Place in the oven and bake for about 20 minutes, or until the crusts are golden.
Remove from the oven and allow the pies to cool slightly, before gently taking them out of the tart pan. Place on a rack to cool. Sift icing sugar over the top of the pies and serve warm.
A traditional British recipe
- 3 cups (375g) all-purpose flour
- 1-1/4 cups (260g) unsalted butter, softened
- 1 cup (125g) icing sugar, plus extra for sprinkling
- A little cold water
Mix the flour, icing sugar, and butter in a large bowl, using your fingertips to gently rub the butter into the flour, until they are thoroughly mixed and the mixture resembles coarse breadcrumbs. *You can also do this in a food processor (on pulse mode), which will be quicker and might be better as you want to handle the flour as little as possible.
Add in a bit of cold water at a time and mix gently (or pulse in the food processor) until the mixture comes together.

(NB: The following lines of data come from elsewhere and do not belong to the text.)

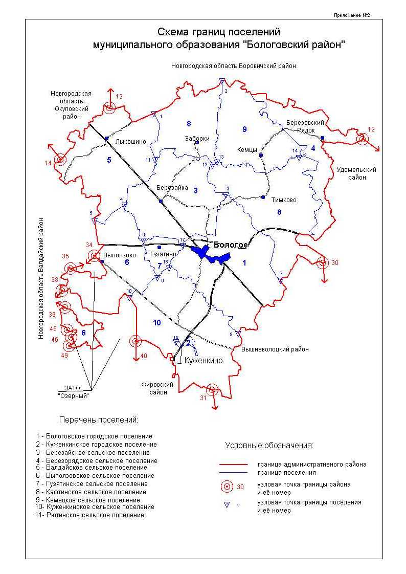 Приложение к закону Тверской области "Об установлении границ муниципальных образований, входящих в состав территории муниципального образования Тверской области "Бологовский район", и наделении их статусом городского, сельского поселения"
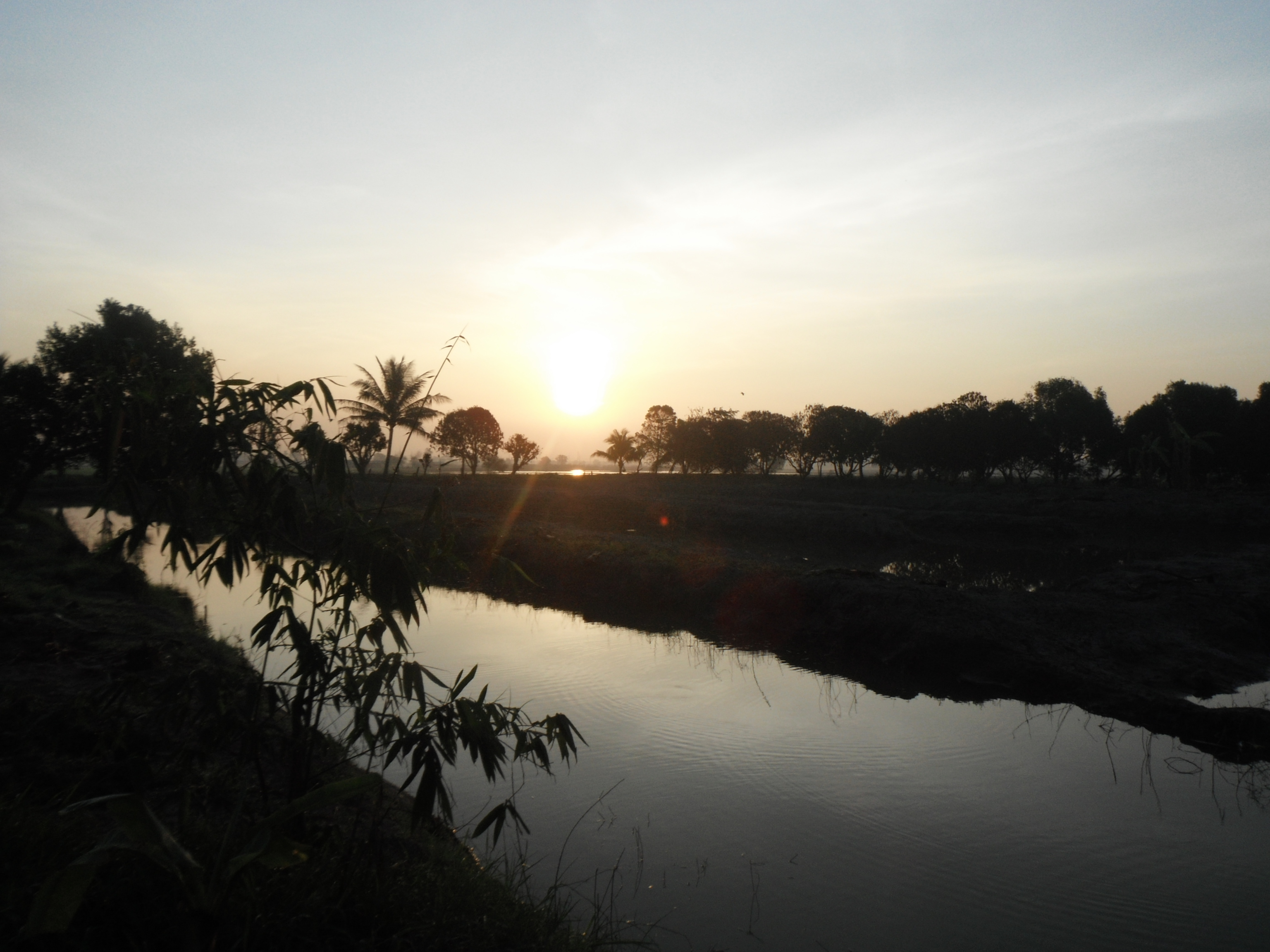 Chao Chet, Sena District, Phra Nakhon Si Ayutthaya 13110, Thailand
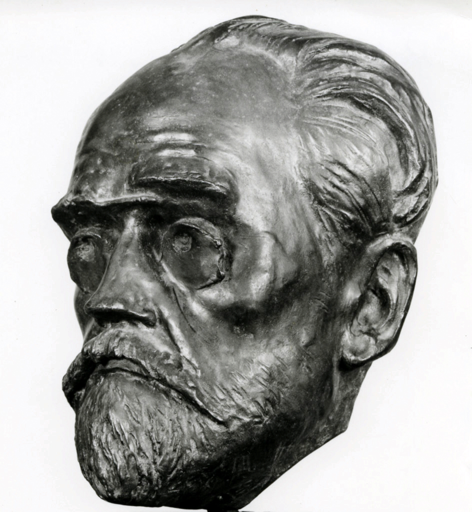 Portrait d'Emile Zola
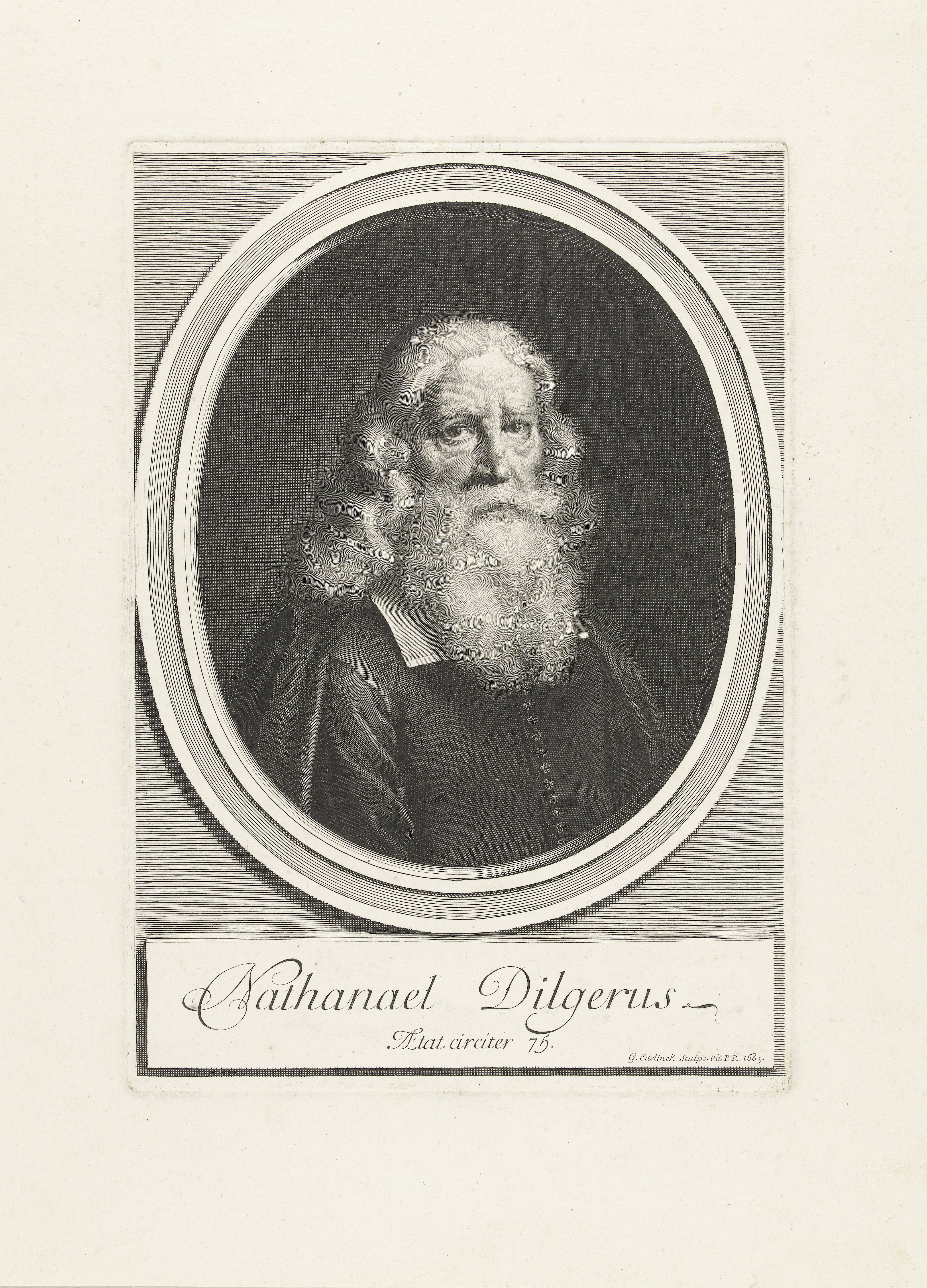 IdentificatieTitel(s): Portret van Nathanael DilgerNathanael Dilgerus (titel op object)Objecttype: prent Objectnummer: RP-P-BI-7491Catalogusreferentie: Robert-Dumesnil 185Opschriften / Merken: verzamelaarsmerk, verso, gestempeld: Lugt 240Omschrijving: Busteportret van Nathanael Dilger (1604-1679), pastoor en minister in Danzig, afgebeeld op 75-jarige leeftijd, in ovale omlijsting.VervaardigingVervaardiger: prentmaker: Gerard Edelinck (vermeld op object)verlener van privilege: Lodewijk XIV (koning van Frankrijk) (vermeld op object)Plaats vervaardiging: prentmaker: Parijsverlener van privilege: FrankrijkDatering: 1683Fysieke kenmerken: gravureMateriaal: papier Techniek: graveren (drukprocedé)Afmetingen: plaatrand: h 315 mm × b 221 mmOnderwerpWie: Nathanael DilgerVerwerving en rechtenVerwerving: overdracht van beheer 1816Copyright: Publiek domein

Tip the mixture out onto a floured surface and gently fold until you get a smooth dough. Be careful not to over-mix or knead too vigorously, otherwise the dough will become tough. You just want to have the dough come together into a cohesive ball.

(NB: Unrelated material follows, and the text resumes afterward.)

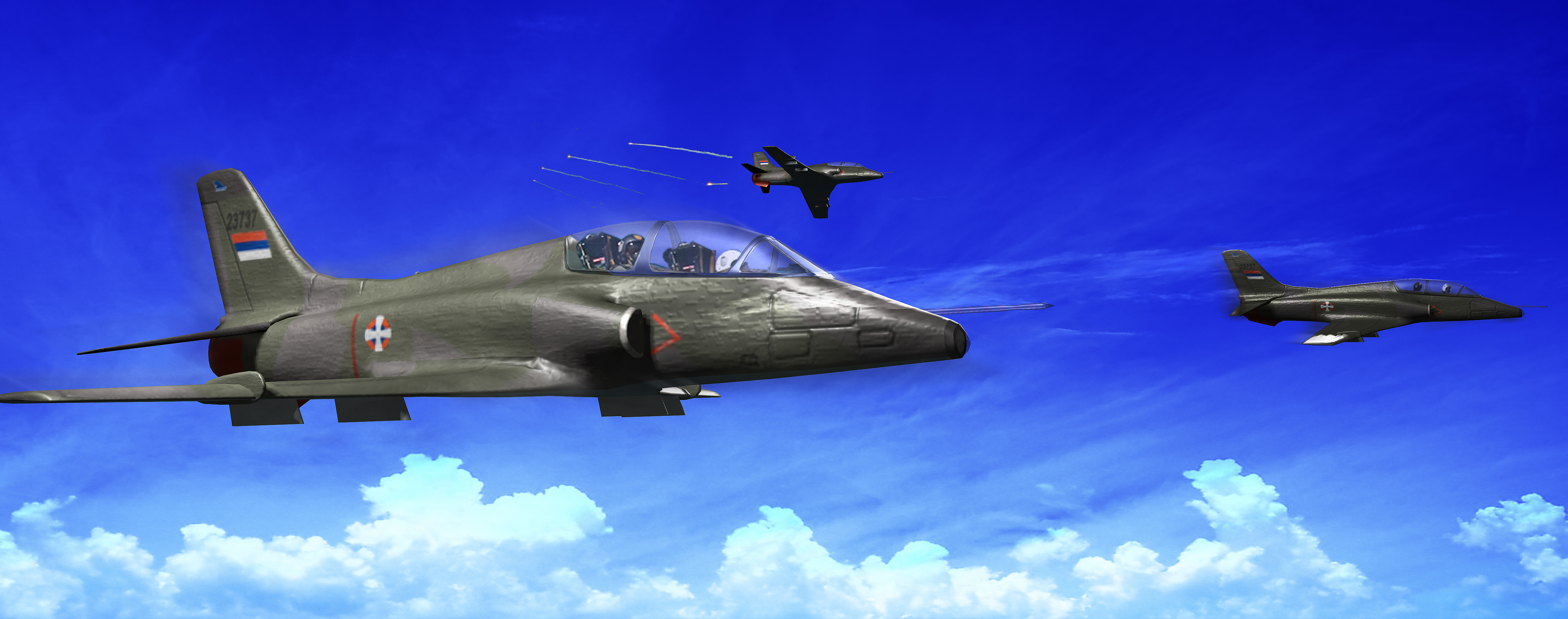 Прелет Г-4 Супергалеба изнад Шумадије. Модел и рендер рађен у Маји, текстуре и пост-продукција у Фотошопу.

Divide the dough in half and wrap each piece in plastic wrap (cling film) and chill in the refrigerator for 30 minutes.
Roll out the shortcrust pastry dough according to your pie or tart directions.

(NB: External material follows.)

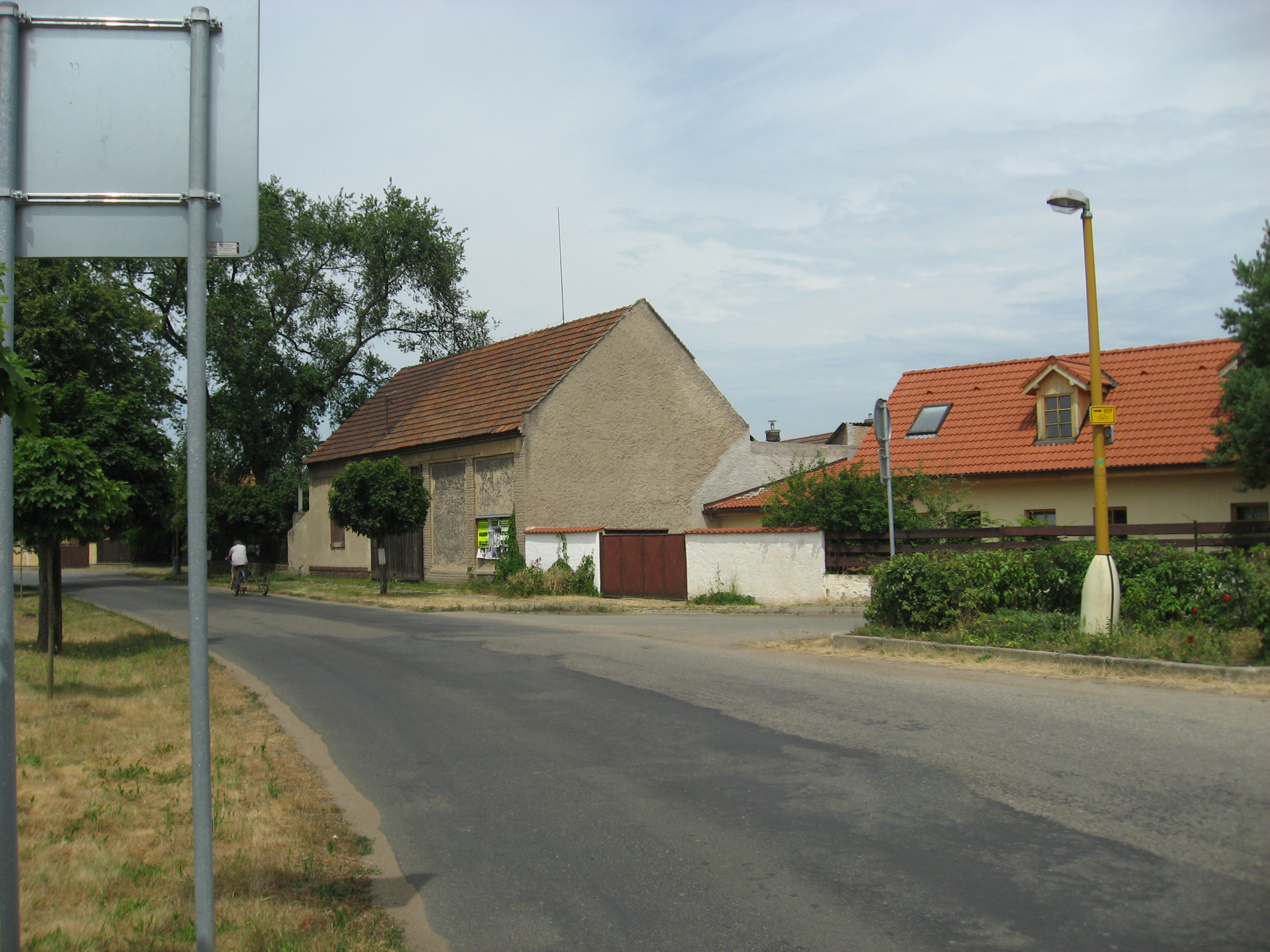 Lhota

As previously developed and published by Cinnamon, Sugar, and a Little Bit of Murder
- 2-1/2 cups (12-1/2 oz) all-purpose flour
- 2 tablespoons (1 oz) granulated sugar
- 1 teaspoon salt
- 1-1/4 cup vegetable shortening OR 3/4 cup vegetable shortening and 1/2 cup unsalted butter, all thoroughly chilled. I use all shortening to keep it dairy-free and vegan.
- 1/4 cup vodka, any brand, chilled
- 2-3 tablespoons ice cold water
Place flour, sugar and salt in a food process and pulse 5 times until combined. (Alternately, you can mix in a large bowl with a fork.)
Add shortening (cut into medium/small pieces) and butter if using (cut into small cubes) and pulse about 15 times. (Or use a pastry cutter and work shortening and butter in until it becomes small pea-sized.) Scrape down bowl and pulse 3 or 4 more times. Mix 2 tablespoons of ice cold water with the chilled vodka and sprinkle over the flour mixture. If you live in a very dry place or have central air or heat going, you may need to add the additional tablespoon of water. This dough can handle being more moist than traditional pie crust recipes.
Pulse just until the dough begins to stick together. It took me about 6 pulses. You don’t want it to come together in a ball. Overworking the dough is what makes it tough. (Or use a fork to work the liquid into the dry ingredients.)
Transfer the dough onto a non-stick surface and divide dough in half. Compress each half into a ball and flatten, then wrap well with plastic wrap. Refrigerate for at least an hour and up to 3 days.
Rolling it out:
Remove one disk from the refrigerator and place on well-floured work surface. I love my silicone mat and rolling pin for this. Flour the top of the dough along with your rolling pin. Roll the dough into a circle large enough to fit your pie plate with some overhang.
Carefully place the dough into your pie plate then press into the bottoms and sides. If the dough tears just compress it back together. If there’s more than 1 inch of overhang, trim the excess and reserve the dough for cinnamon pie dough rolls.
If you are baking a single piecrust recipe, roll the top crust under to form a nice edge and flute or score with the back of a fork. Bake as your pie recipe directs.
Or, roll out and bake according to your pie or tart directions.